A general modeling and simulation framework is developed in this work to quantitatively evaluate the resilience of networked systems under two types of failures: connectivity- and load-based. Two newly designed dynamic healing mechanisms are demonstrated. The model considers concurrent cascading failure and healing processes on networks. The discrete-time simulations generate system trajectories, i.e., number of failed nodes at each time step. The 95% recovery time is used as the resilience metric to evaluate and compare the healing performance. Based on two real-world networks, the dependence of system trajectories and resilience metric on various model parameters is explored. If the triggering level (fraction of inactive nodes when healing starts) is too high, the system would either undergo a very slow recovery or never recover to a satisfactory level at all. However, this work provides a counter example to the intuition that the smaller the triggering level, the shorter the recovery time.
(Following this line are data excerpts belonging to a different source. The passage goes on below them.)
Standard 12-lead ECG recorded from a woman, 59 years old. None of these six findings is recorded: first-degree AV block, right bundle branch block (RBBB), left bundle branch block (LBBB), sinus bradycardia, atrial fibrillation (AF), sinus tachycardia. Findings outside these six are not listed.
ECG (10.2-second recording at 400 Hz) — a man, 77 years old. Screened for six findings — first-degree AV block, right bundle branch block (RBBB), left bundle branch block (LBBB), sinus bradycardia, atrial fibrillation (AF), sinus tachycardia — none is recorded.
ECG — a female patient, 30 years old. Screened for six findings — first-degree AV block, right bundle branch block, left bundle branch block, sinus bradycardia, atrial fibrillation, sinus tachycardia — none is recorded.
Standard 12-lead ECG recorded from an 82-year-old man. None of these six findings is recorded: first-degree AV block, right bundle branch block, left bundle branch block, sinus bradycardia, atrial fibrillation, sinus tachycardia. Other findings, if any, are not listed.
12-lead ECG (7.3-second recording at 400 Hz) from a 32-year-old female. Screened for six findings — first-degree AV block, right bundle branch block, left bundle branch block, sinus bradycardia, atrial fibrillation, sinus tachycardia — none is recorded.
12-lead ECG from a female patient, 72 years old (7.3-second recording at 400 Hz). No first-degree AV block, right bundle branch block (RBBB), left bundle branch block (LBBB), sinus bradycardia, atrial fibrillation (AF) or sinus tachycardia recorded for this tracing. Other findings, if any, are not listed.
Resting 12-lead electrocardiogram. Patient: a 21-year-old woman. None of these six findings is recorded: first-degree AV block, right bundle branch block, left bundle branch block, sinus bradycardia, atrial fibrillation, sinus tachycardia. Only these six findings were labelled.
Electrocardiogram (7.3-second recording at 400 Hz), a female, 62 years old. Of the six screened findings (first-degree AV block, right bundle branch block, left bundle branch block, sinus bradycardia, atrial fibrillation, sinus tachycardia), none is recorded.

While low budgets (number of nodes allowed to recover at each time step) lead to prolonged or unsuccessful recovery, it appears that the resilience metric converges to a limit when budget is raised to high enough. This may have practical implications, as node recovery requires resources and a budget too high or too low would be wasteful. This works lays the foundation for subsequent studies on more complex mechanisms and processes on the networks, optimization of model parameters for maximum resilience, as well as applications to more real-world scenarios.